Entries taken from a collection:

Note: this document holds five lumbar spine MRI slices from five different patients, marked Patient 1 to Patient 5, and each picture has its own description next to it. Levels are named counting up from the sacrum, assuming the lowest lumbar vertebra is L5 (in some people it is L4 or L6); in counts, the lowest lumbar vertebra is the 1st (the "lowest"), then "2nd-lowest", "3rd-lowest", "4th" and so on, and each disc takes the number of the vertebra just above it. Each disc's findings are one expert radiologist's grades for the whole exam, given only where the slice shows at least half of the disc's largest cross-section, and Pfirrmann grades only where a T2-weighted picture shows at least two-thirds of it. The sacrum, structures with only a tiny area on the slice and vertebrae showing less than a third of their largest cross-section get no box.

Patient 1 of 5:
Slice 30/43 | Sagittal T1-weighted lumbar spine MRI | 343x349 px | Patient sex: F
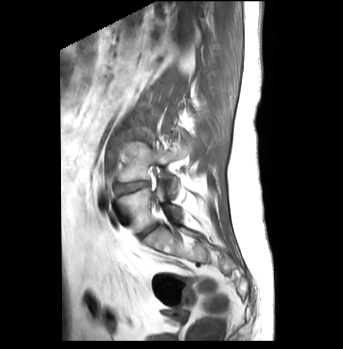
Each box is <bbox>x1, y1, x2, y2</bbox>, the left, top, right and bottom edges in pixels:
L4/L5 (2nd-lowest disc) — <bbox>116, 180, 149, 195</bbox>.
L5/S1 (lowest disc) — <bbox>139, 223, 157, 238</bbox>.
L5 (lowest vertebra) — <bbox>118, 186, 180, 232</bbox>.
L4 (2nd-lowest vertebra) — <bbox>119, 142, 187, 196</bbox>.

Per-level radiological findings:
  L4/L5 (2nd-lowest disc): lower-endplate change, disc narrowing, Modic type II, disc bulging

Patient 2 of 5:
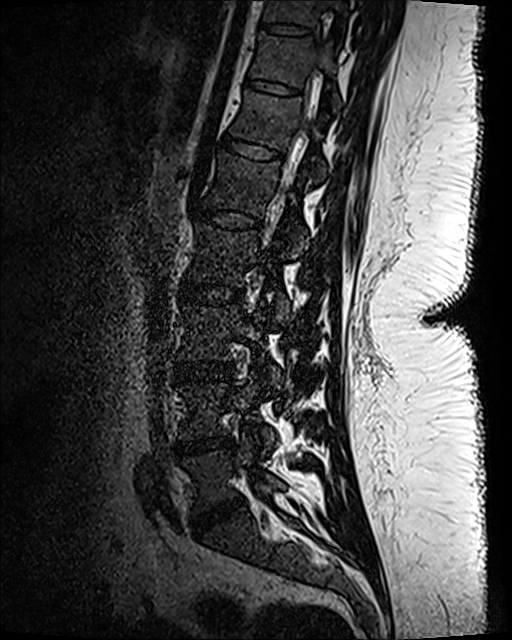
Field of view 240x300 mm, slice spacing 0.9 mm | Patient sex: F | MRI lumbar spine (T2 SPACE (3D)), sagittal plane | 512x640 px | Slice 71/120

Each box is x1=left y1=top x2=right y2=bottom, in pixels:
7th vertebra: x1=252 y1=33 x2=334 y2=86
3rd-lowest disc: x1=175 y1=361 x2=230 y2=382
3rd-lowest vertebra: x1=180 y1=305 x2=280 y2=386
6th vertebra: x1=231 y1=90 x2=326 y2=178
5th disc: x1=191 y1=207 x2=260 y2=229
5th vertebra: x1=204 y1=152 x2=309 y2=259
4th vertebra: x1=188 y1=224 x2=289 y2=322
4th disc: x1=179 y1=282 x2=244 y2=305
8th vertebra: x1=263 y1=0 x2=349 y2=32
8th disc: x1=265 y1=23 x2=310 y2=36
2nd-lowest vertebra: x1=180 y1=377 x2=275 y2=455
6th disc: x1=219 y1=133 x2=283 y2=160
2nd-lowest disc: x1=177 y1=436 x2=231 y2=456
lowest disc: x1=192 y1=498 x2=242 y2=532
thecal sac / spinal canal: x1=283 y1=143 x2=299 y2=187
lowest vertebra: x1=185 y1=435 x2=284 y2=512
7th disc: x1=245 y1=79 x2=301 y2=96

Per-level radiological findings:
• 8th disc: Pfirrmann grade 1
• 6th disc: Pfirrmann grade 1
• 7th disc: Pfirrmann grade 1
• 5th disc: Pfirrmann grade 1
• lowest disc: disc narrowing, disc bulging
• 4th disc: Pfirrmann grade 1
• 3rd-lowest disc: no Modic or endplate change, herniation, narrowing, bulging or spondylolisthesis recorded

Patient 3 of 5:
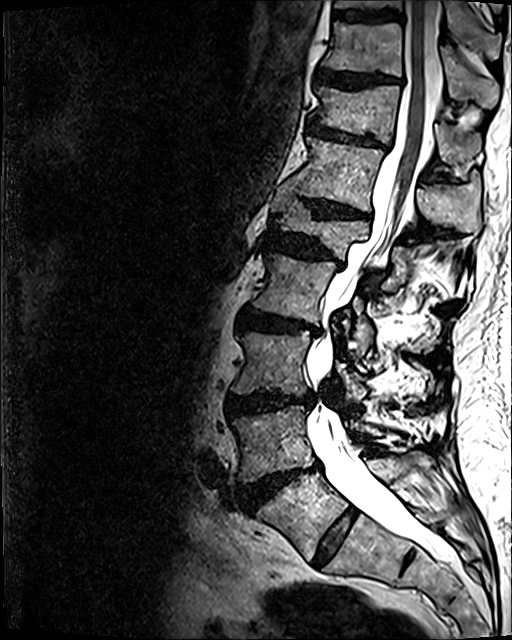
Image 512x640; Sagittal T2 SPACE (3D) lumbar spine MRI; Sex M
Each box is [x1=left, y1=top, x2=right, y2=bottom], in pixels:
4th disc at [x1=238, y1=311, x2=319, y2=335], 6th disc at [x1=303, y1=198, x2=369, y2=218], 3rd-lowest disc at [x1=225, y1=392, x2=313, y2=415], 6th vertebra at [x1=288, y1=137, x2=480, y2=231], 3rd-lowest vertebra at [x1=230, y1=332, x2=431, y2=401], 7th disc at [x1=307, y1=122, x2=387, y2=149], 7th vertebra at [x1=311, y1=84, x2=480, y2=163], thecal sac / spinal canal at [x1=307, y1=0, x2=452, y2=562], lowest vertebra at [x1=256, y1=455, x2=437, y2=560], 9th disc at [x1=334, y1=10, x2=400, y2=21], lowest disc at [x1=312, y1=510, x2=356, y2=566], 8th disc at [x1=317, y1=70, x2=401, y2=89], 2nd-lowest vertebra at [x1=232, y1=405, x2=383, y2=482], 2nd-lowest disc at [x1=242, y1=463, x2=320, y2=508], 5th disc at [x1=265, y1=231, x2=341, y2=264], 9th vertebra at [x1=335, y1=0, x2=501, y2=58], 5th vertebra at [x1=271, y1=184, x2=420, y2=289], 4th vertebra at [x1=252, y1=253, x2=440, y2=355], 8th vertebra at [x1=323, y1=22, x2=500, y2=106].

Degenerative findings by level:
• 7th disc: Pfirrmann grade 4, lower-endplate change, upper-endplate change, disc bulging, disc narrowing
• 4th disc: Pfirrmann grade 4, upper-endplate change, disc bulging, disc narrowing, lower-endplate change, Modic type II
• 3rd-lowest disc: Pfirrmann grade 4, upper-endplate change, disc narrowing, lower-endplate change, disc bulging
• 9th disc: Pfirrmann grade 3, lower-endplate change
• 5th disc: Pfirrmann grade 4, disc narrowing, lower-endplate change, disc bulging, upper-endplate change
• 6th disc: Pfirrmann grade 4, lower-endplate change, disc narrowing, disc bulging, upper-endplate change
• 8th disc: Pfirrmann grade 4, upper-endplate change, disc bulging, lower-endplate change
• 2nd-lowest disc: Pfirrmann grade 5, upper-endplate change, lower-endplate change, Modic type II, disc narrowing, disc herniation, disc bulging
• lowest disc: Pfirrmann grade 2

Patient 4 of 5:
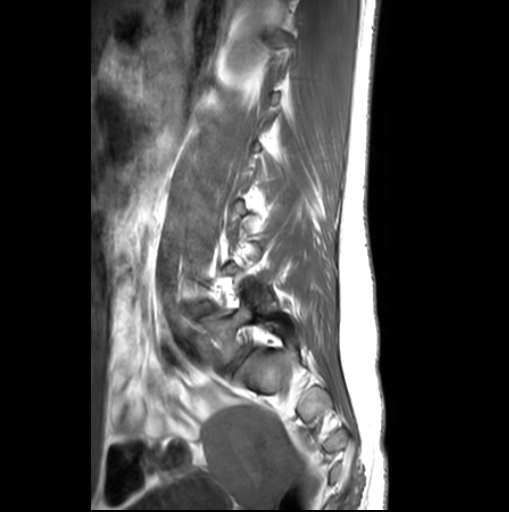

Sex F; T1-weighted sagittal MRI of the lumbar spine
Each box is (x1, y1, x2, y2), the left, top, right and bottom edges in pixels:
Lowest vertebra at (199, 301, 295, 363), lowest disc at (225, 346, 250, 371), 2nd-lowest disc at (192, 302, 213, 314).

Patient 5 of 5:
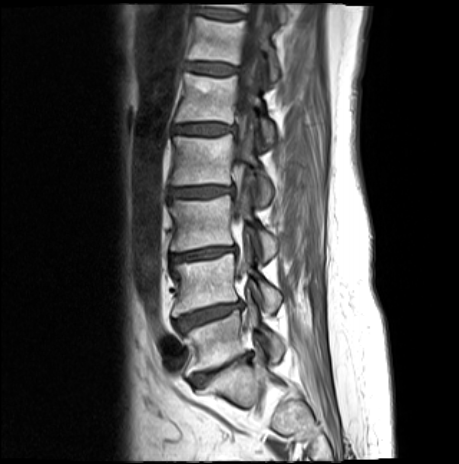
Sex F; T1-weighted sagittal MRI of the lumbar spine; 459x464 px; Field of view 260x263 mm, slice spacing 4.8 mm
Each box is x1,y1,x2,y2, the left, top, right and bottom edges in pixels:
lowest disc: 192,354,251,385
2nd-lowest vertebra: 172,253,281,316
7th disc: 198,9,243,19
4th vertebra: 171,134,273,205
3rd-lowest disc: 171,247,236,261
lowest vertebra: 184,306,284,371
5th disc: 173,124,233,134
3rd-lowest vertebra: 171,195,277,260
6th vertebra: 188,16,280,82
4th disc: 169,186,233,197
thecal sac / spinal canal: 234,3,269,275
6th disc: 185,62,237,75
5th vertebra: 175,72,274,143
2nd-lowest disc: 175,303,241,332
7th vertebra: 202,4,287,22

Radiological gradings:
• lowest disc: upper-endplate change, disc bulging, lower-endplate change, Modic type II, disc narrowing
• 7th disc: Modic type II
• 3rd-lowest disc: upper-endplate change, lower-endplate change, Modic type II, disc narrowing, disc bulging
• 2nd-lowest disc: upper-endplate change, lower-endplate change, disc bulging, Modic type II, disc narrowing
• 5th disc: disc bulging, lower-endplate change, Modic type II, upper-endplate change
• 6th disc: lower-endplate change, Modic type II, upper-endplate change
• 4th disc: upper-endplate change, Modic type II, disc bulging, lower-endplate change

**Aim of the exercise**
Copy the lines above exactly and exclude every image.

**Result**
Note: this document holds five lumbar spine MRI slices from five different patients, marked Patient 1 to Patient 5, and each picture has its own description next to it. Levels are named counting up from the sacrum, assuming the lowest lumbar vertebra is L5 (in some people it is L4 or L6); in counts, the lowest lumbar vertebra is the 1st (the "lowest"), then "2nd-lowest", "3rd-lowest", "4th" and so on, and each disc takes the number of the vertebra just above it. Each disc's findings are one expert radiologist's grades for the whole exam, given only where the slice shows at least half of the disc's largest cross-section, and Pfirrmann grades only where a T2-weighted picture shows at least two-thirds of it. The sacrum, structures with only a tiny area on the slice and vertebrae showing less than a third of their largest cross-section get no box.

Patient 1 of 5:
Slice 30/43 | Sagittal T1-weighted lumbar spine MRI | 343x349 px | Patient sex: F
Each box is <bbox>x1, y1, x2, y2</bbox>, the left, top, right and bottom edges in pixels:
L4/L5 (2nd-lowest disc) — <bbox>116, 180, 149, 195</bbox>.
L5/S1 (lowest disc) — <bbox>139, 223, 157, 238</bbox>.
L5 (lowest vertebra) — <bbox>118, 186, 180, 232</bbox>.
L4 (2nd-lowest vertebra) — <bbox>119, 142, 187, 196</bbox>.

Per-level radiological findings:
  L4/L5 (2nd-lowest disc): lower-endplate change, disc narrowing, Modic type II, disc bulging

Patient 2 of 5:
Field of view 240x300 mm, slice spacing 0.9 mm | Patient sex: F | MRI lumbar spine (T2 SPACE (3D)), sagittal plane | 512x640 px | Slice 71/120

Each box is x1=left y1=top x2=right y2=bottom, in pixels:
7th vertebra: x1=252 y1=33 x2=334 y2=86
3rd-lowest disc: x1=175 y1=361 x2=230 y2=382
3rd-lowest vertebra: x1=180 y1=305 x2=280 y2=386
6th vertebra: x1=231 y1=90 x2=326 y2=178
5th disc: x1=191 y1=207 x2=260 y2=229
5th vertebra: x1=204 y1=152 x2=309 y2=259
4th vertebra: x1=188 y1=224 x2=289 y2=322
4th disc: x1=179 y1=282 x2=244 y2=305
8th vertebra: x1=263 y1=0 x2=349 y2=32
8th disc: x1=265 y1=23 x2=310 y2=36
2nd-lowest vertebra: x1=180 y1=377 x2=275 y2=455
6th disc: x1=219 y1=133 x2=283 y2=160
2nd-lowest disc: x1=177 y1=436 x2=231 y2=456
lowest disc: x1=192 y1=498 x2=242 y2=532
thecal sac / spinal canal: x1=283 y1=143 x2=299 y2=187
lowest vertebra: x1=185 y1=435 x2=284 y2=512
7th disc: x1=245 y1=79 x2=301 y2=96

Per-level radiological findings:
• 8th disc: Pfirrmann grade 1
• 6th disc: Pfirrmann grade 1
• 7th disc: Pfirrmann grade 1
• 5th disc: Pfirrmann grade 1
• lowest disc: disc narrowing, disc bulging
• 4th disc: Pfirrmann grade 1
• 3rd-lowest disc: no Modic or endplate change, herniation, narrowing, bulging or spondylolisthesis recorded

Patient 3 of 5:
Image 512x640; Sagittal T2 SPACE (3D) lumbar spine MRI; Sex M
Each box is [x1=left, y1=top, x2=right, y2=bottom], in pixels:
4th disc at [x1=238, y1=311, x2=319, y2=335], 6th disc at [x1=303, y1=198, x2=369, y2=218], 3rd-lowest disc at [x1=225, y1=392, x2=313, y2=415], 6th vertebra at [x1=288, y1=137, x2=480, y2=231], 3rd-lowest vertebra at [x1=230, y1=332, x2=431, y2=401], 7th disc at [x1=307, y1=122, x2=387, y2=149], 7th vertebra at [x1=311, y1=84, x2=480, y2=163], thecal sac / spinal canal at [x1=307, y1=0, x2=452, y2=562], lowest vertebra at [x1=256, y1=455, x2=437, y2=560], 9th disc at [x1=334, y1=10, x2=400, y2=21], lowest disc at [x1=312, y1=510, x2=356, y2=566], 8th disc at [x1=317, y1=70, x2=401, y2=89], 2nd-lowest vertebra at [x1=232, y1=405, x2=383, y2=482], 2nd-lowest disc at [x1=242, y1=463, x2=320, y2=508], 5th disc at [x1=265, y1=231, x2=341, y2=264], 9th vertebra at [x1=335, y1=0, x2=501, y2=58], 5th vertebra at [x1=271, y1=184, x2=420, y2=289], 4th vertebra at [x1=252, y1=253, x2=440, y2=355], 8th vertebra at [x1=323, y1=22, x2=500, y2=106].

Degenerative findings by level:
• 7th disc: Pfirrmann grade 4, lower-endplate change, upper-endplate change, disc bulging, disc narrowing
• 4th disc: Pfirrmann grade 4, upper-endplate change, disc bulging, disc narrowing, lower-endplate change, Modic type II
• 3rd-lowest disc: Pfirrmann grade 4, upper-endplate change, disc narrowing, lower-endplate change, disc bulging
• 9th disc: Pfirrmann grade 3, lower-endplate change
• 5th disc: Pfirrmann grade 4, disc narrowing, lower-endplate change, disc bulging, upper-endplate change
• 6th disc: Pfirrmann grade 4, lower-endplate change, disc narrowing, disc bulging, upper-endplate change
• 8th disc: Pfirrmann grade 4, upper-endplate change, disc bulging, lower-endplate change
• 2nd-lowest disc: Pfirrmann grade 5, upper-endplate change, lower-endplate change, Modic type II, disc narrowing, disc herniation, disc bulging
• lowest disc: Pfirrmann grade 2

Patient 4 of 5:

Sex F; T1-weighted sagittal MRI of the lumbar spine
Each box is (x1, y1, x2, y2), the left, top, right and bottom edges in pixels:
Lowest vertebra at (199, 301, 295, 363), lowest disc at (225, 346, 250, 371), 2nd-lowest disc at (192, 302, 213, 314).

Patient 5 of 5:
Sex F; T1-weighted sagittal MRI of the lumbar spine; 459x464 px; Field of view 260x263 mm, slice spacing 4.8 mm
Each box is x1,y1,x2,y2, the left, top, right and bottom edges in pixels:
lowest disc: 192,354,251,385
2nd-lowest vertebra: 172,253,281,316
7th disc: 198,9,243,19
4th vertebra: 171,134,273,205
3rd-lowest disc: 171,247,236,261
lowest vertebra: 184,306,284,371
5th disc: 173,124,233,134
3rd-lowest vertebra: 171,195,277,260
6th vertebra: 188,16,280,82
4th disc: 169,186,233,197
thecal sac / spinal canal: 234,3,269,275
6th disc: 185,62,237,75
5th vertebra: 175,72,274,143
2nd-lowest disc: 175,303,241,332
7th vertebra: 202,4,287,22

Radiological gradings:
• lowest disc: upper-endplate change, disc bulging, lower-endplate change, Modic type II, disc narrowing
• 7th disc: Modic type II
• 3rd-lowest disc: upper-endplate change, lower-endplate change, Modic type II, disc narrowing, disc bulging
• 2nd-lowest disc: upper-endplate change, lower-endplate change, disc bulging, Modic type II, disc narrowing
• 5th disc: disc bulging, lower-endplate change, Modic type II, upper-endplate change
• 6th disc: lower-endplate change, Modic type II, upper-endplate change
• 4th disc: upper-endplate change, Modic type II, disc bulging, lower-endplate change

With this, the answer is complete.